PROVIDED RECORDS:
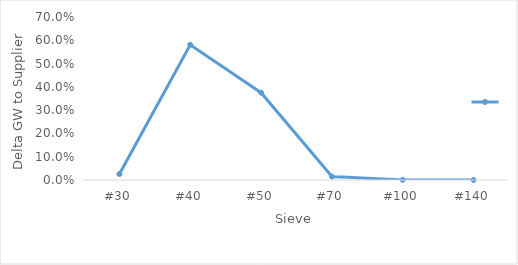
| Category | Series 0 |
|---|---|
| #30 | 0.026 |
| #40 | 0.581 |
| #50 | 0.375 |
| #70 | 0.015 |
| #100 | 0 |
| #140 | 0 |
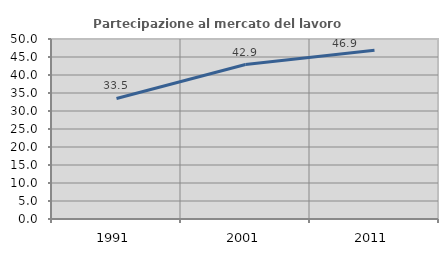
| Category | Partecipazione al mercato del lavoro  femminile |
|---|---|
| 1991.0 | 33.479 |
| 2001.0 | 42.913 |
| 2011.0 | 46.887 |
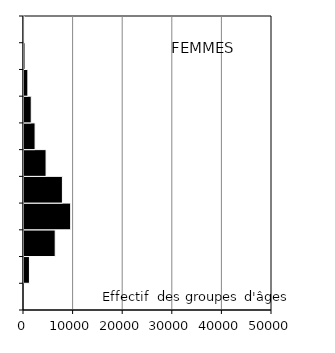
| Category | Hommes |
|---|---|
| 11-15 | 0 |
| 16-20 | 1099 |
| 21-25 | 6291 |
| 26-30 | 9410 |
| 31-35 | 7746 |
| 36-40 | 4449 |
| 41-45 | 2234 |
| 46-50 | 1459 |
| 51-55 | 781 |
| 56-60 | 202 |
| 61-65 | 9 |
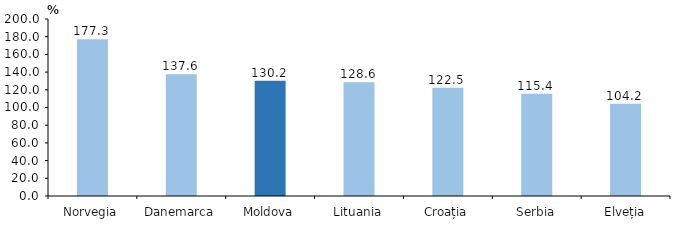
| Category | Indicilor preţurilor producţiei industriale, august 2022 comparativ cu august 2021 |
|---|---|
| Norvegia | 177.25 |
| Danemarca | 137.575 |
| Moldova | 130.2 |
| Lituania | 128.571 |
| Croația | 122.455 |
| Serbia | 115.405 |
| Elveția | 104.225 |
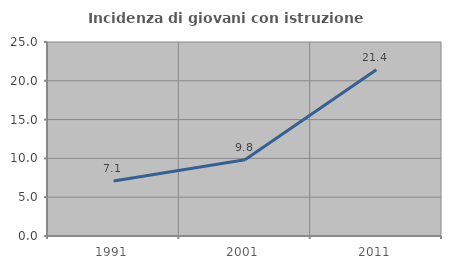
| Category | Incidenza di giovani con istruzione universitaria |
|---|---|
| 1991.0 | 7.081 |
| 2001.0 | 9.838 |
| 2011.0 | 21.426 |
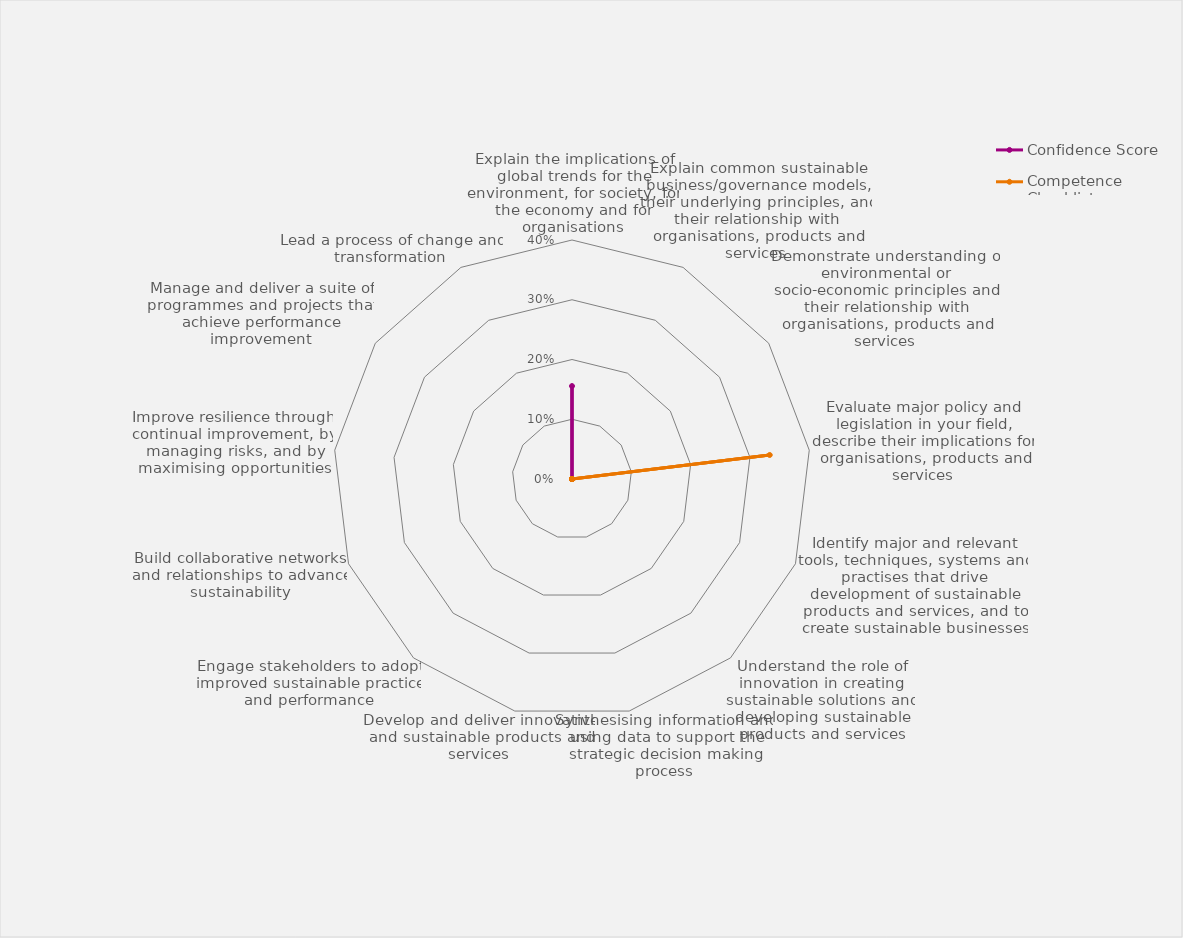
| Category | Confidence Score | Competence Checklist |
|---|---|---|
| Explain the implications of global trends for the environment, for society, for the economy and for organisations | 0.156 | 0 |
| Explain common sustainable business/governance models, their underlying principles, and their relationship with organisations, products and services | 0 | 0 |
| Demonstrate understanding of environmental or socio-economic principles and their relationship with organisations, products and services | 0 | 0 |
| Evaluate major policy and legislation in your field, describe their implications for organisations, products and services | 0 | 0.333 |
| Identify major and relevant tools, techniques, systems and practises that drive development of sustainable products and services, and to create sustainable businesses | 0 | 0 |
| Understand the role of innovation in creating sustainable solutions and developing sustainable products and services | 0 | 0 |
| Synthesising information and using data to support the strategic decision making process | 0 | 0 |
| Develop and deliver innovative and sustainable products and services | 0 | 0 |
| Engage stakeholders to adopt improved sustainable practice and performance | 0 | 0 |
| Build collaborative networks and relationships to advance sustainability | 0 | 0 |
| Improve resilience through continual improvement, by managing risks, and by maximising opportunities | 0 | 0 |
| Manage and deliver a suite of programmes and projects that achieve performance improvement | 0 | 0 |
| Lead a process of change and transformation  | 0 | 0 |
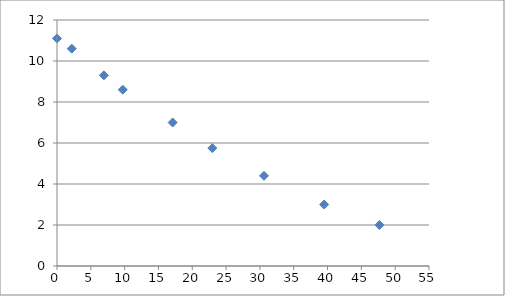
| Category | Series 0 |
|---|---|
| 0.0 | 11.1 |
| 2.1869999999999994 | 10.6 |
| 6.933 | 9.3 |
| 9.717 | 8.6 |
| 17.101999999999997 | 7 |
| 22.967999999999996 | 5.75 |
| 30.602999999999994 | 4.4 |
| 39.503 | 3 |
| 47.663 | 2 |
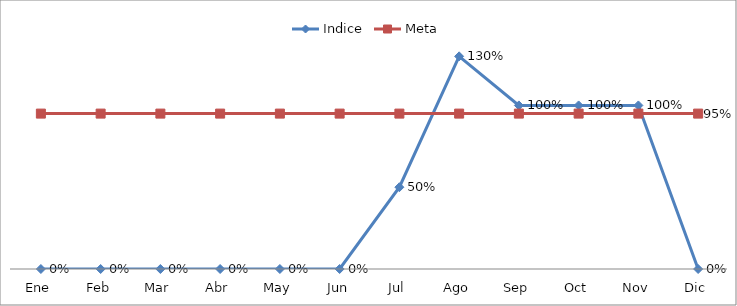
| Category | Indice | Meta |
|---|---|---|
| Ene | 0 | 0.95 |
| Feb | 0 | 0.95 |
| Mar | 0 | 0.95 |
| Abr | 0 | 0.95 |
| May | 0 | 0.95 |
| Jun | 0 | 0.95 |
| Jul | 0.5 | 0.95 |
| Ago | 1.3 | 0.95 |
| Sep | 1 | 0.95 |
| Oct | 1 | 0.95 |
| Nov | 1 | 0.95 |
| Dic | 0 | 0.95 |
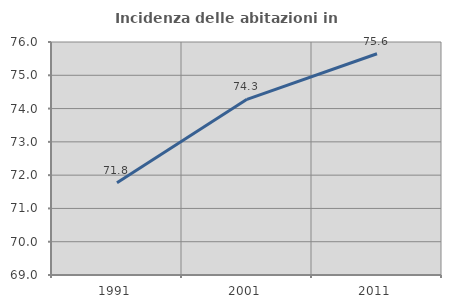
| Category | Incidenza delle abitazioni in proprietà  |
|---|---|
| 1991.0 | 71.773 |
| 2001.0 | 74.277 |
| 2011.0 | 75.648 |
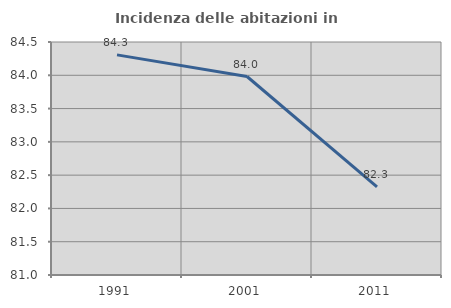
| Category | Incidenza delle abitazioni in proprietà  |
|---|---|
| 1991.0 | 84.307 |
| 2001.0 | 83.982 |
| 2011.0 | 82.323 |

REQUIRED WORK:
When copying the listing above, begin at its first line and stop after the line with "0.156 | 0 |", keeping each line exact and dropping the pictures.

EXPECTED OUTPUT:
| Category | Series 0 |
|---|---|
| #30 | 0.026 |
| #40 | 0.581 |
| #50 | 0.375 |
| #70 | 0.015 |
| #100 | 0 |
| #140 | 0 |
| Category | Partecipazione al mercato del lavoro  femminile |
|---|---|
| 1991.0 | 33.479 |
| 2001.0 | 42.913 |
| 2011.0 | 46.887 |
| Category | Hommes |
|---|---|
| 11-15 | 0 |
| 16-20 | 1099 |
| 21-25 | 6291 |
| 26-30 | 9410 |
| 31-35 | 7746 |
| 36-40 | 4449 |
| 41-45 | 2234 |
| 46-50 | 1459 |
| 51-55 | 781 |
| 56-60 | 202 |
| 61-65 | 9 |
| Category | Indicilor preţurilor producţiei industriale, august 2022 comparativ cu august 2021 |
|---|---|
| Norvegia | 177.25 |
| Danemarca | 137.575 |
| Moldova | 130.2 |
| Lituania | 128.571 |
| Croația | 122.455 |
| Serbia | 115.405 |
| Elveția | 104.225 |
| Category | Incidenza di giovani con istruzione universitaria |
|---|---|
| 1991.0 | 7.081 |
| 2001.0 | 9.838 |
| 2011.0 | 21.426 |
| Category | Confidence Score | Competence Checklist |
|---|---|---|
| Explain the implications of global trends for the environment, for society, for the economy and for organisations | 0.156 | 0 |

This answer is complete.